None of our assumptions about guidance going forward, when we talked about the 10% to 14% growth include us getting RX. If we get RX, yes there could be some upside for us. It’s not built into our models.
Tim Lee – Piper Jaffray
How should we think about the FX impact in terms of the top line impact and particularly given the surge of the US dollar here of late? Could we start to see a headwind as we get to the later part of fiscal ’09?
At today’s rate it is still a positive and would be positive really through all this fiscal year. If you look back at what’s happened the dollar it strengthened dramatically really in the end of March, April timeframe and it’s been that way for the last four months. Now it’s back to where it was at the March, April timeframe with the current strength that you’ve seen recently it’s got it back down to where it basically was previously.
That being said, right now for the rest of the year you would still see a positive on FX on the top line and we’re hedged so it doesn’t affect us too much on the bottom line but on the top line you would clearly still continue to see a positive as you go through the year. At current FX rates however it would be probably in the neighborhood of $50 to $55 million less than what it was in Q1. I will have an impact on it if these rates stayed the same for the rest of the year it would be not quite the positive we saw here in Q1 but it would continue to be a positive.

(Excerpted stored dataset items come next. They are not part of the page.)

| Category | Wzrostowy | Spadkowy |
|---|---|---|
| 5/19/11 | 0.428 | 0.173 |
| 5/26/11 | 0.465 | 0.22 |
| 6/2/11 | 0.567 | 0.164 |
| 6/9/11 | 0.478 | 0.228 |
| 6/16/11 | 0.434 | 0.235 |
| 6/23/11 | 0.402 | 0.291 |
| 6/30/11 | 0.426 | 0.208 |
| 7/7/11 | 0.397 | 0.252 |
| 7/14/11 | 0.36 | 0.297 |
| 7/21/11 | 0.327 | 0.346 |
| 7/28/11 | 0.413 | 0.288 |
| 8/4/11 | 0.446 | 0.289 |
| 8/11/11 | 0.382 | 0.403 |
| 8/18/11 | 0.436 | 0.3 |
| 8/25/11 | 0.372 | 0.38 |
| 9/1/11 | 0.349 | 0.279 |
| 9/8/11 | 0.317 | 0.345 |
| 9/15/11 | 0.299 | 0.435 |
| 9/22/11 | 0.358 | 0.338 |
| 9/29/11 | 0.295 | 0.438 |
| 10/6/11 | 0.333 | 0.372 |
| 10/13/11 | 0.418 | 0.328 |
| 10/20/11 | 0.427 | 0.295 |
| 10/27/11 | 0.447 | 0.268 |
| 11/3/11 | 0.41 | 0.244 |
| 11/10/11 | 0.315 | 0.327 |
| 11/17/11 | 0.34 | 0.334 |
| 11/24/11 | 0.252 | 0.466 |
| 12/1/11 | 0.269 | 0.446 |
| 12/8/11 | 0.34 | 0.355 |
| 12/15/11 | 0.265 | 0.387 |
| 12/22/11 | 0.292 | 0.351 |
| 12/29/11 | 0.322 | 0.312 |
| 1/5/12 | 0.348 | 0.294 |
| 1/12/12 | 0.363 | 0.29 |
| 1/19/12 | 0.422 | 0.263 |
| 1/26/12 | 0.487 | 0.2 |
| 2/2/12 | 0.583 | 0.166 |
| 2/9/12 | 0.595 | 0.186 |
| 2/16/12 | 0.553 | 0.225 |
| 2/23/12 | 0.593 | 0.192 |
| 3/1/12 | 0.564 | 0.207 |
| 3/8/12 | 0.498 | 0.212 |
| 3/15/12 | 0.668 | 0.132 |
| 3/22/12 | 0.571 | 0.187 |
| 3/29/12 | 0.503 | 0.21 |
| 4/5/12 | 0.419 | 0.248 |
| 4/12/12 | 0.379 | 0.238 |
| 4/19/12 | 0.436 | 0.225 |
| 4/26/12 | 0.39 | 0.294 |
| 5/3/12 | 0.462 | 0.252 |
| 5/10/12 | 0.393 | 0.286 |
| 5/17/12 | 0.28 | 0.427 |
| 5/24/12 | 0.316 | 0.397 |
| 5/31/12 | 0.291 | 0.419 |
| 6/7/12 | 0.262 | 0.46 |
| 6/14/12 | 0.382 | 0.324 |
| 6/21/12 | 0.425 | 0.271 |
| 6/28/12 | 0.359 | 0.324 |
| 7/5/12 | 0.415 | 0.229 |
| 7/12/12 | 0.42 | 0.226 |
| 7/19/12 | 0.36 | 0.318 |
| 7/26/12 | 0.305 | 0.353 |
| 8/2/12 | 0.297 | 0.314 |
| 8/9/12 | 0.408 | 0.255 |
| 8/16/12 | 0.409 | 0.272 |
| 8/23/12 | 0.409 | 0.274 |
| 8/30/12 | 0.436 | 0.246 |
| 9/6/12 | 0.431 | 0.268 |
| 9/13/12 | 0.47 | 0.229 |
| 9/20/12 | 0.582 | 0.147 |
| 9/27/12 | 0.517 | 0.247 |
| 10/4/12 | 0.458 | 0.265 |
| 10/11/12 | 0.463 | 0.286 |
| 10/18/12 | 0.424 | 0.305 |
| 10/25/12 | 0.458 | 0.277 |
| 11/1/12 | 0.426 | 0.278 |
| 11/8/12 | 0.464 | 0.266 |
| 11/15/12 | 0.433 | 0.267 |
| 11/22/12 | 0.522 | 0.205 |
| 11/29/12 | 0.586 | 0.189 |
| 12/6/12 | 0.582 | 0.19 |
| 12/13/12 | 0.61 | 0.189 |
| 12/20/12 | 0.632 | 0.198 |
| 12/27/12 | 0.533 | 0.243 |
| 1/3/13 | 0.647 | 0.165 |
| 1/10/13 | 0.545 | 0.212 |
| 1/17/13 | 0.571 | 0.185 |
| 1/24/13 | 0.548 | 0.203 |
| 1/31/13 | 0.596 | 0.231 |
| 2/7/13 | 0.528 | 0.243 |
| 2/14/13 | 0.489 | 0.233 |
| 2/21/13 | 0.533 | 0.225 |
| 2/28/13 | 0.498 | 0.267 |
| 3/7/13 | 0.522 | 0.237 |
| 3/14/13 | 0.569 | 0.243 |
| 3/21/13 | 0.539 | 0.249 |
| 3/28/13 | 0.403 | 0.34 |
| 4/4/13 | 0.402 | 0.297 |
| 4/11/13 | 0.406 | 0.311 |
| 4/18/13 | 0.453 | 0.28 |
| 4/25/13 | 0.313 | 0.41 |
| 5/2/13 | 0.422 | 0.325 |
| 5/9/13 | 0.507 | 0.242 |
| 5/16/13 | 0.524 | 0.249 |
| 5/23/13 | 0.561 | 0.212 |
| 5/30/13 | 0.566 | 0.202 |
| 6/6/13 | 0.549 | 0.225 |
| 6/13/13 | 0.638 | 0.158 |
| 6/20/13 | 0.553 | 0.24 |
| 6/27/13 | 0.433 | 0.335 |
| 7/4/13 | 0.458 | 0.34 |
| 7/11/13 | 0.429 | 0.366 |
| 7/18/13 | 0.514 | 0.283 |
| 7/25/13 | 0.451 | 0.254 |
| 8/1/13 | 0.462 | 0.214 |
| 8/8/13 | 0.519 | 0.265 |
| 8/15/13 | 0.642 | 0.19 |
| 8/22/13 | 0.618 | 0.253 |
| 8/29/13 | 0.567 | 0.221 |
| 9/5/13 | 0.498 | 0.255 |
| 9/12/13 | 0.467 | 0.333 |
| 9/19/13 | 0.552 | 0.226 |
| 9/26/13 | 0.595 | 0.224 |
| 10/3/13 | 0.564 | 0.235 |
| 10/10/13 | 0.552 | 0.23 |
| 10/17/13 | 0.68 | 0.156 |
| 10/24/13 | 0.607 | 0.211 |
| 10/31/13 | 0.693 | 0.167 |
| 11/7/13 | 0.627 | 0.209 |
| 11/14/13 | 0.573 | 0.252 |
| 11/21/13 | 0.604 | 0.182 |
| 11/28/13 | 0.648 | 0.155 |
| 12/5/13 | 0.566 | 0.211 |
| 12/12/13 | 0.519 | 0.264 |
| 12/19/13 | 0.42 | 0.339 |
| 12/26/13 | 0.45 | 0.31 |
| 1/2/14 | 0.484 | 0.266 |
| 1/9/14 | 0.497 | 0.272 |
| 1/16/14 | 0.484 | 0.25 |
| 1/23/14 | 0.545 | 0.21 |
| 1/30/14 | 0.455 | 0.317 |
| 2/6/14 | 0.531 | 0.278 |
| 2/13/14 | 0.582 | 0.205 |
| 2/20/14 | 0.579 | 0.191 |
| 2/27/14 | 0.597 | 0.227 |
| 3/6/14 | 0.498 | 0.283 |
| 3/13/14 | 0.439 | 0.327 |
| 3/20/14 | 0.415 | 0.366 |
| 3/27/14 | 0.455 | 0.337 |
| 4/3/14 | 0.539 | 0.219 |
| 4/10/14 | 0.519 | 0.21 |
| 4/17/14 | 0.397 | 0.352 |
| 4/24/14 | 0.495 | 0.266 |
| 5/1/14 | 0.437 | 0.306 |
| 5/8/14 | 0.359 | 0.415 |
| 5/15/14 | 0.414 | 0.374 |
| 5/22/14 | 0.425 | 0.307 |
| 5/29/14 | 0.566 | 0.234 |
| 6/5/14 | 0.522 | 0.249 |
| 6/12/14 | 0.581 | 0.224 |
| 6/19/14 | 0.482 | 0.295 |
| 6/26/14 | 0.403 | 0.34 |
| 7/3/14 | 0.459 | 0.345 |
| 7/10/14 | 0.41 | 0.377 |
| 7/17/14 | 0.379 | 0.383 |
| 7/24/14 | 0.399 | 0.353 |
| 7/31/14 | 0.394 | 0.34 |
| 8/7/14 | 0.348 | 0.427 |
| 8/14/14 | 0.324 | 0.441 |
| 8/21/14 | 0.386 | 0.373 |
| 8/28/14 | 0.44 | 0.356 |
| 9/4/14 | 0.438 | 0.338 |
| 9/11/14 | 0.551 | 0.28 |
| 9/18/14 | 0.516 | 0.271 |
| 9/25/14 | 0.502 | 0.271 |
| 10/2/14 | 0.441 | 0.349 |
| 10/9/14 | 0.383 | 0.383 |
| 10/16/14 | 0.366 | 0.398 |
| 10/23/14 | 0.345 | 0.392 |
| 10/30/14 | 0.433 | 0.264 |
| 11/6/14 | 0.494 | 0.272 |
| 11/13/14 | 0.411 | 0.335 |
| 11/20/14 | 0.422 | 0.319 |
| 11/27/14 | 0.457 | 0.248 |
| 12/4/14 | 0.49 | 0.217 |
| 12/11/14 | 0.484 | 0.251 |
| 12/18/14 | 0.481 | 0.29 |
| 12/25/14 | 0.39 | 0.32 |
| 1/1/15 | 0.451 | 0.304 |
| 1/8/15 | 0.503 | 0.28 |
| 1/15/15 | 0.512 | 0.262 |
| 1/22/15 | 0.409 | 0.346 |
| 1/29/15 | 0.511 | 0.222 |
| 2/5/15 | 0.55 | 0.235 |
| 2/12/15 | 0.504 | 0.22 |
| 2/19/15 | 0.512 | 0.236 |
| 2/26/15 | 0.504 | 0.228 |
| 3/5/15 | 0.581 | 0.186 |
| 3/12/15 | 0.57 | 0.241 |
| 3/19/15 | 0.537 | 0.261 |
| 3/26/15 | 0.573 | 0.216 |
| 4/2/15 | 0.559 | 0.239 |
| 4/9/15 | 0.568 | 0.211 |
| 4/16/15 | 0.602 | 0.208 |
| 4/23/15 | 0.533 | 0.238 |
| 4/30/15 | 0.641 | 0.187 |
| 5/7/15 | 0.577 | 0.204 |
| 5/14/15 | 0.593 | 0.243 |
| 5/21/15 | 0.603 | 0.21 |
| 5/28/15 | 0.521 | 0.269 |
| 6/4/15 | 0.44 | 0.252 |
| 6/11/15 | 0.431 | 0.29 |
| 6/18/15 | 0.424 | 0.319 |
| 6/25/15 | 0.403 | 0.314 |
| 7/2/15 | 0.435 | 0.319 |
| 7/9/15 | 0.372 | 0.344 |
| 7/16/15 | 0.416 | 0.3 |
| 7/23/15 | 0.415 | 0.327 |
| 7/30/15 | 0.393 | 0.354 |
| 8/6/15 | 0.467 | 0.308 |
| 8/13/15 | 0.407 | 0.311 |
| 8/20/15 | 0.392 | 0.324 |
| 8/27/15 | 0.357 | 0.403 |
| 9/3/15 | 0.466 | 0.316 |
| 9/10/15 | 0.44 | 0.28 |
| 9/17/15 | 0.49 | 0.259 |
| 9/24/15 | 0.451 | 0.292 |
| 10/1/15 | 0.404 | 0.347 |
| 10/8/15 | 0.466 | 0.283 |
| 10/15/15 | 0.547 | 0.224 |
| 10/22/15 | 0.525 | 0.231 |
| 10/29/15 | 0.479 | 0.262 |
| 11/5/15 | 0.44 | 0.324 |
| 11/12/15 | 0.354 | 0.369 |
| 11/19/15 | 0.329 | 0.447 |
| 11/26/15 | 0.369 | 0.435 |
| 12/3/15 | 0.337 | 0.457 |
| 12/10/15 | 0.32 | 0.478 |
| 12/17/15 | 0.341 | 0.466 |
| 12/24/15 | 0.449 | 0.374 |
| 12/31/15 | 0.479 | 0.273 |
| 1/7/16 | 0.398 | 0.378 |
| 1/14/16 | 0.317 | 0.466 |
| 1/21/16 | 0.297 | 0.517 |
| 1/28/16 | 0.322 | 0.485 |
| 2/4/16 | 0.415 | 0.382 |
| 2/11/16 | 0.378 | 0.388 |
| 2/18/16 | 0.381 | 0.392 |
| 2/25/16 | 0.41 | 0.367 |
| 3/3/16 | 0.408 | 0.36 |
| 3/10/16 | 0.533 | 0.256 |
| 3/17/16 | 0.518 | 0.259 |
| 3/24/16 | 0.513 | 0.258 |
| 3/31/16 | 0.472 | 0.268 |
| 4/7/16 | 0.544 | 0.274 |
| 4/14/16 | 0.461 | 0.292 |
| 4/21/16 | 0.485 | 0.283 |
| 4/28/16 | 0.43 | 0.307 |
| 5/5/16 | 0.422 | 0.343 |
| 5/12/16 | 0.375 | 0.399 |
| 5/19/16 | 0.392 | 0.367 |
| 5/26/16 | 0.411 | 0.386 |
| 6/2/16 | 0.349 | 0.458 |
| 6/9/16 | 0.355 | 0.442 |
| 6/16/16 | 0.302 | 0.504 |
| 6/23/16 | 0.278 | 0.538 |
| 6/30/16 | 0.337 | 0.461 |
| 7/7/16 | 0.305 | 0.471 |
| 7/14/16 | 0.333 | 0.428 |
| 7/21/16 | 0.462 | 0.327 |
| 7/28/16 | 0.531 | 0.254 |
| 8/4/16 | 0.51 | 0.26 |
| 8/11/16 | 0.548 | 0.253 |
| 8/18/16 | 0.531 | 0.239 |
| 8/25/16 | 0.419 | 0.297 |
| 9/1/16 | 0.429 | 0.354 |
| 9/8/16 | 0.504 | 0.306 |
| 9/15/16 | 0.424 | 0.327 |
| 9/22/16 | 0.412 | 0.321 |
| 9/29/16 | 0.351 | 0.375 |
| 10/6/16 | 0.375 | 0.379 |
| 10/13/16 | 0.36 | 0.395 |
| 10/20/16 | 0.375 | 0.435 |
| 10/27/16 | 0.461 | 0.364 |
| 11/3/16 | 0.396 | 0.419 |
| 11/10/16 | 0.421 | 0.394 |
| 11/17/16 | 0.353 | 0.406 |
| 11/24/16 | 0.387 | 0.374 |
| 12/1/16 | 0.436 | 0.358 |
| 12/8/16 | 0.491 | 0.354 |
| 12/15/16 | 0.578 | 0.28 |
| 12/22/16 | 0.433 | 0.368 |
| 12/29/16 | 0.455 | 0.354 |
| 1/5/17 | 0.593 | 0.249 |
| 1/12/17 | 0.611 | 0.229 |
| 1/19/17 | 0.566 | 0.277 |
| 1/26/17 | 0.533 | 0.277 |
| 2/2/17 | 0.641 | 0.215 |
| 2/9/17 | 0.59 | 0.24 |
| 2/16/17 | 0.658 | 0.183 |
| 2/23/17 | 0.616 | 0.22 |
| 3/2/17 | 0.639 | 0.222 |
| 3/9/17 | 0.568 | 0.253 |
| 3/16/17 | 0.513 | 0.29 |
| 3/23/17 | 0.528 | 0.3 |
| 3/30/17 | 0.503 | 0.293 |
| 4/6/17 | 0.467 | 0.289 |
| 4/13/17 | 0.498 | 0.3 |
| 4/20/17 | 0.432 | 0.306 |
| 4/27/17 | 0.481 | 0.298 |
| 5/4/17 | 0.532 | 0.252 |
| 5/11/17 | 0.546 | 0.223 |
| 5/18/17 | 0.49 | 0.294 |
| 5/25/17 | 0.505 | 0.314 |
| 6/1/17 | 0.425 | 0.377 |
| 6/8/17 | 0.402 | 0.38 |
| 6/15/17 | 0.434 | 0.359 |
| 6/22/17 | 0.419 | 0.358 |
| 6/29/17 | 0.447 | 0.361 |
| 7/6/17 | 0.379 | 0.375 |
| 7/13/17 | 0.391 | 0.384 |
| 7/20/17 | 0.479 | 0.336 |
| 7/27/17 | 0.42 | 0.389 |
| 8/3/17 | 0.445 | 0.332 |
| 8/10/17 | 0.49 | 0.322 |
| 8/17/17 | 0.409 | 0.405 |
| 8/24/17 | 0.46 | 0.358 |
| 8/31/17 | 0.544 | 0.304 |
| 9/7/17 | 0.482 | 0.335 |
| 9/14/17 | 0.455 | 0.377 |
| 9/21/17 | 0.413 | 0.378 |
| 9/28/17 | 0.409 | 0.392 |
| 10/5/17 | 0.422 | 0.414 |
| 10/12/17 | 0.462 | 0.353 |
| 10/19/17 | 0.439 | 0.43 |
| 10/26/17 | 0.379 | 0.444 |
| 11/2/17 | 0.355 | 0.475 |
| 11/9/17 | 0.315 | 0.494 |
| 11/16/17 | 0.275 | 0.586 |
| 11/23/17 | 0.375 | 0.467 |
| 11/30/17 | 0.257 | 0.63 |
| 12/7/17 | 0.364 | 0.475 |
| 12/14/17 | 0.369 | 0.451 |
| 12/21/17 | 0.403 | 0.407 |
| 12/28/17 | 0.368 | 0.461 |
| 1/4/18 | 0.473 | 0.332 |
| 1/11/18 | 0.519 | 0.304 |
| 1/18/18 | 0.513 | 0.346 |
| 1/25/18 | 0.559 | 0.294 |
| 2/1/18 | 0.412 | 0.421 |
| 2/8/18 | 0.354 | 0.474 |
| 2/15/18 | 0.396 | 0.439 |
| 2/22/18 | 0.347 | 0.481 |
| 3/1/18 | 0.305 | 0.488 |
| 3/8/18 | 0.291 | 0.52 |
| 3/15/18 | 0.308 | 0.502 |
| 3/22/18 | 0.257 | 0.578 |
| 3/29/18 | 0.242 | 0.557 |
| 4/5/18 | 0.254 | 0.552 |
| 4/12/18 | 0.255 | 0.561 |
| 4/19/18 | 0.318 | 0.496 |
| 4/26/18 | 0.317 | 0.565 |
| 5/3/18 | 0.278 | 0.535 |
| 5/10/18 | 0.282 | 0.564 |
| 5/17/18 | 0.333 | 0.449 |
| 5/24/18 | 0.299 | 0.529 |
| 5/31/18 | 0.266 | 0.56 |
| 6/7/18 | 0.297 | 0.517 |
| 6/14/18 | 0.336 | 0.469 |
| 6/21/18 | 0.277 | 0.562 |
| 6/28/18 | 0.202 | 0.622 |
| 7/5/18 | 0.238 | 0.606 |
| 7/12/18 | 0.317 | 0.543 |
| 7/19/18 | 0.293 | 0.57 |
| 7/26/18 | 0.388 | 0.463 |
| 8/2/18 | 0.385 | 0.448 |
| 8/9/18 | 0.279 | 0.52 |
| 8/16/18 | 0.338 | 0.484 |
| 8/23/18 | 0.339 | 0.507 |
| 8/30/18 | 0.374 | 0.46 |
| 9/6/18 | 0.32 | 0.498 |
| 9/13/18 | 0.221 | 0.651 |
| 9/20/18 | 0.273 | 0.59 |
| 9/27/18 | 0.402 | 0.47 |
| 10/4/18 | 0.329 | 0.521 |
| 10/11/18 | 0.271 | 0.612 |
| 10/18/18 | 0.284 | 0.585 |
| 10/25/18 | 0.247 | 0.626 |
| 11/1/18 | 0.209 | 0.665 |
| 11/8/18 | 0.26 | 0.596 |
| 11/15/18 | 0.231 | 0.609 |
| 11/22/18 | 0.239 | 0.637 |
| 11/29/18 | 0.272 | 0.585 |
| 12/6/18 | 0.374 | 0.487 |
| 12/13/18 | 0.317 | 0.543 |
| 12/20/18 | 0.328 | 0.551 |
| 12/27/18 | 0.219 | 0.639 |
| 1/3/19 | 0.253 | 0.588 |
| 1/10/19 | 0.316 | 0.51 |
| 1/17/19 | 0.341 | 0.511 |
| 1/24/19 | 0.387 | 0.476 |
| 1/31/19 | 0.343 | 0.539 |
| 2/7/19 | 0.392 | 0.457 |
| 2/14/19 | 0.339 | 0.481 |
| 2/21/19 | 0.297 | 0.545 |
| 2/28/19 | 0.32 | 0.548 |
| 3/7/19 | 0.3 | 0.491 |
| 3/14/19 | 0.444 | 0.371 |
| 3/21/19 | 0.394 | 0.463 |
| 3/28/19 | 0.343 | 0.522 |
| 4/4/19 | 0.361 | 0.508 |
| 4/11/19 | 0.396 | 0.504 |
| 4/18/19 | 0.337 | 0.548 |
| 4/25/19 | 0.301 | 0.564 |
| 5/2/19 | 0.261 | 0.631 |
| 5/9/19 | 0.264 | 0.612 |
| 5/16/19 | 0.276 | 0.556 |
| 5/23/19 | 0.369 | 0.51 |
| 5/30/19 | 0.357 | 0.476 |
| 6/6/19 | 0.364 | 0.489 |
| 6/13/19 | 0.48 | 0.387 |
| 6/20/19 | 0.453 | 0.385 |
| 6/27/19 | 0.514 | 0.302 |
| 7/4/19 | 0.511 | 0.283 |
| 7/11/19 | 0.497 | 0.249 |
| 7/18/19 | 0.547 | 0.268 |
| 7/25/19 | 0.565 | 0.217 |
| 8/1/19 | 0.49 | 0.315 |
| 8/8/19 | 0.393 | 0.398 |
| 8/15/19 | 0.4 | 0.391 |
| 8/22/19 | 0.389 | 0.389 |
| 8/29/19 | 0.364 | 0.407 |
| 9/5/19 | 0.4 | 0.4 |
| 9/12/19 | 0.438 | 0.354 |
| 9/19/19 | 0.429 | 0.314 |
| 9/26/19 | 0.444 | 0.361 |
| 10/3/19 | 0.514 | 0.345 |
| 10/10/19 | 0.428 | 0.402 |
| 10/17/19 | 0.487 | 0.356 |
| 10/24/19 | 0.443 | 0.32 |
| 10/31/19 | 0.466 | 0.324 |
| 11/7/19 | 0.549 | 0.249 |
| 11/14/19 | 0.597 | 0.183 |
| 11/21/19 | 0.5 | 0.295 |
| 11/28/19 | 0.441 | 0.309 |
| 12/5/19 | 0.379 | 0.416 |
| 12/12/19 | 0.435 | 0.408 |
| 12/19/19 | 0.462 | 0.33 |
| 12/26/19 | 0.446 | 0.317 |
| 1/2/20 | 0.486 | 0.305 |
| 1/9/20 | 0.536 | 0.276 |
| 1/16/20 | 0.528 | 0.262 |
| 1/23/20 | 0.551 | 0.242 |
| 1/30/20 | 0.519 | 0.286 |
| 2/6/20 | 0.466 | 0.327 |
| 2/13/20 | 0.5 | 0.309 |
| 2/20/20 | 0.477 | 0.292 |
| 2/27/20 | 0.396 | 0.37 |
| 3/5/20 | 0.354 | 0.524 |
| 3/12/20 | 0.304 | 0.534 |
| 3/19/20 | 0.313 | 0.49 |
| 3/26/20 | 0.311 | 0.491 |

As you heard in the call, we’re pleased with the quarter. This quarter on the back of a strong finish to our last fiscal year I hope demonstrates our commitment to execution and the confidence that we have in the diversification of our businesses and the outlook that we have for the next quarter and for the remainder of the fiscal year. I’m pleased with how things are going and I look forward to updating you as we go forward. On behalf of our entire management team, thanks for your interest and continued support.
This does conclude the Medtronic first quarter earnings conference call.